Other centrality metrics can be seen as generalizations or special cases of any of these three basic notions (Borgatti 2005).
Importantly, Freeman showed that the big three centrality metrics reach their theoretical maximum for the central node in a star graph, such as the one shown in Figure 23.1).
A star graph is a graph containing a central or inner node (in Figure 23.1, node A), who is connected to all the other nodes in the graph, called the satellite or outer nodes (in Figure 23.1, nodes B through F). These nodes in contrast have only one connection and that is to the central node, none among themselves.
Because of these restrictions, it is easy to see that if \(G = (V, E)\) is a star graph of order \(n\), then we know that that graph size \(m = |E|\) (the size of the edge set), has to be \(n-1\). So in the example shown in Figure 23.1, \(n =7\) and \(m = n-1 = 7-1=6\). Neat!
23.2 The Big Three Centralities in the Star Graph
Degree, Closeness, and Betweenness centralities have an interesting property that provides a conceptual connection between them (Freeman 1979). Consider the star graph shown in Figure 23.1 with central node A. The degree, closeness, and betweenness centralities of the different nodes are shown in Table 23.1).
Of course, by definition, we know beforehand that the central node in a star graph has to have the highest degree, since the degree of peripheral nodes is fixed to one and the degree of the central node is always \(n-1\), where \(n\) is the graph order.
However, note also that the central node has to have the highest closeness, since it is connected by a path of length one (an edge) to every peripheral node, but each peripheral node can only reach other peripheral nodes in the graph by a path of length two. They are farther away from other nodes than the central node.
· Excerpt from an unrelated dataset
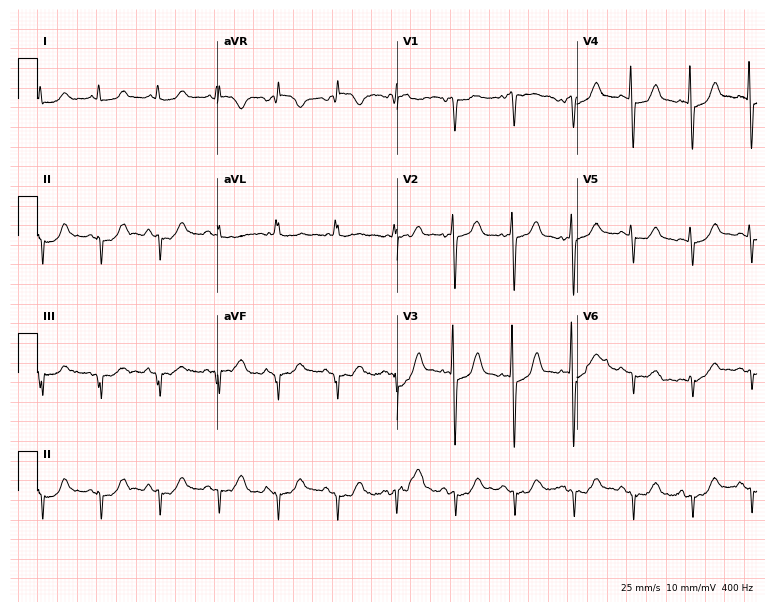
Standard 12-lead ECG recorded from a female patient, 77 years old. None of these six findings is recorded: first-degree AV block, right bundle branch block (RBBB), left bundle branch block (LBBB), sinus bradycardia, atrial fibrillation (AF), sinus tachycardia. Findings outside these six are not listed.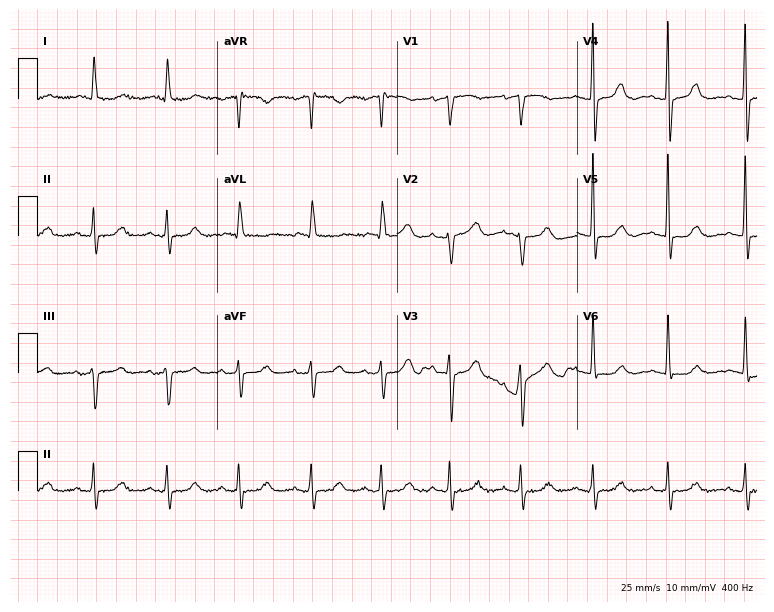
ECG — a 79-year-old female patient. Labelled as a normal ECG.

Finally, note that the central node in the star will also always have the highest betweenness because each of the paths of length two connecting every pair of peripheral nodes to one another has to include the central node as an inner node in the path. So it serves as the intermediary between any communication between peripheral nodes.
| A | B | C | D | E | F | G | |
|---|---|---|---|---|---|---|---|
| Degree | 6.0 | 1.0 | 1.0 | 1.0 | 1.0 | 1.0 | 1.0 |
| Closeness | 8.2 | 4.5 | 4.5 | 4.5 | 4.5 | 4.5 | 4.5 |
| Betwenness | 15.0 | 0.0 | 0.0 | 0.0 | 0.0 | 0.0 | 0.0 |
Table 23.1: Centralities in a star graph of order 7.
The mathematical sociologist Linton Freeman (1979) thus thinks that the “big three” centrality measures are the big three precisely because they are maximized for the central node in a star graph.
References
Borgatti, Stephen P. 2005. “Centrality and Network Flow.” Social Networks 27 (1): 55–71.
Borgatti, Stephen P, and Martin G Everett. 2006. “A Graph-Theoretic Perspective on Centrality.” Social Networks 28 (4): 466–84.
Freeman, Linton C. 1977. “A Set of Measures of Centrality Based on Betweenness.” Sociometry 40 (1): 35–41.
———. 1979. “Centrality in Social Networks Conceptual Clarification.” Social Networks 1 (3): 215–39.
Nieminen, Juhani. 1974. “On the Centrality in a Graph.” Scandinavian Journal of Psychology 15 (1): 332–36.
Sabidussi, Gert. 1966. “The Centrality Index of a Graph.” Psychometrika 31 (4): 581–603.